The process to overhaul Casino in the Park started back in late 2017. The building, inside of Lincoln Park, is not historically protected but has nonetheless occupied the property for almost a century. According to the Jersey City Landmarks Conservancy, it originally opened as the Lincoln Lodge in 1929 before the Sweeney family took over managing it in the 1950s.

Lincoln Lodge Casino In The Park Jersey City
Lincoln Lodge. Photo via Jersey Journal archives.

Hudson County owns the land the venue operates on and was looking to update the aging facility through a Request for Proposals from interested restaurateurs. The county let the Sweeney family’s lease expire at the end of 2017, which marked the end of an era for a venue that hosted countless political and social events over the years that included the 50th wedding anniversary of Frank Sinatra’s parents.

Since then, the Hudson County Improvement Authority has tapped Frank and Jeanne Cretella, owners of Landmark Hospitality, to redevelop the property. Landmark owns several New Jersey venues that include Liberty State Park’s Liberty House and Port Liberte’s Hudson House, which is in the process of launching this season. They are also behind an effort to bring a 120-room facility dubbed Morris Hotel to Jersey City’s Bergen-Lafayette neighborhood.

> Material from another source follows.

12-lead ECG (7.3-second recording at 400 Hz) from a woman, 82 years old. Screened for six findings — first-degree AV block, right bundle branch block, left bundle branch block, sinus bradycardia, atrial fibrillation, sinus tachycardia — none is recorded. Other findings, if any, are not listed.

Casino In The Park Jersey City 1
The future Lincoln Park restaurant, bar, and event space. Rendering via Landmark Developers.

Last week, the Jersey Journal reported on a public meeting that was held inside Lincoln Park’s Gallo Center unveiling Landmark’s plans. The deal will see Hudson County issue a $6 million bond to cover the costs of tearing down the current building and constructing the new one, but Landmark is responsible for the remaining build-out costs beyond that.

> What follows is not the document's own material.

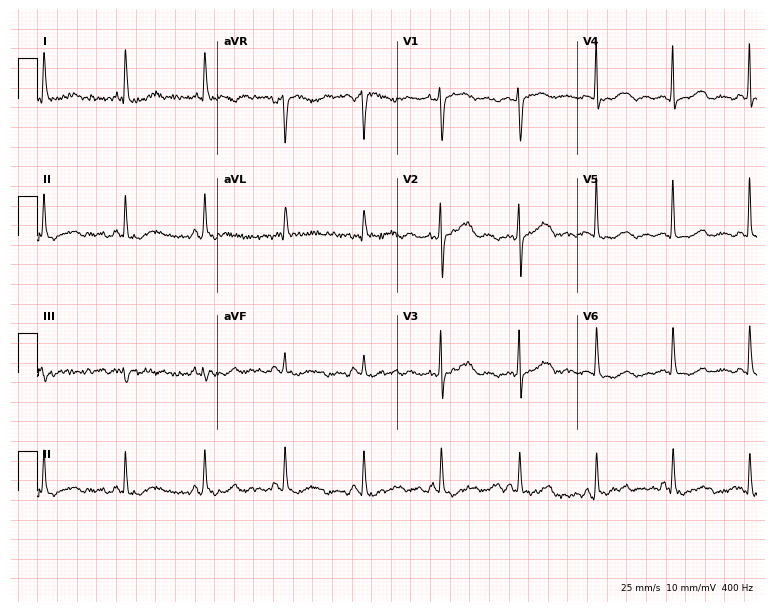
12-lead ECG from a female patient, 66 years old. Screened for six findings — first-degree AV block, right bundle branch block, left bundle branch block, sinus bradycardia, atrial fibrillation, sinus tachycardia — none is recorded. Only these six findings were labelled.

Casino In The Park Jersey City 2
The future Lincoln Park restaurant, bar, and event space. Rendering via Landmark Developers.

Landmark, who will have a 30-year lease under the agreement, will oversee the development of a new 25,000-square-foot, three-story building to be constructed in the footprint of the existing Casino in the Park. The facility will include an open kitchen restaurant, two banquet halls, and a rooftop bar plus dining area.

Casino In The Park Jersey City 3
The future Lincoln Park restaurant, bar, and event space. Rendering via Landmark Developers.

Keeping a small piece of the site’s legacy, stone from the existing building will be incorporated into the new venue’s chimney and fireplaces. 80 new parking spaces will be added under the plan and the restaurant and rooftop bar components intend to be open six days a week for lunch and dinner.

There’s no word yet on what the venue will be called, but demolition at the property could commence as soon as February or March. Landmark says they hope to open the venue during the first half of 2021.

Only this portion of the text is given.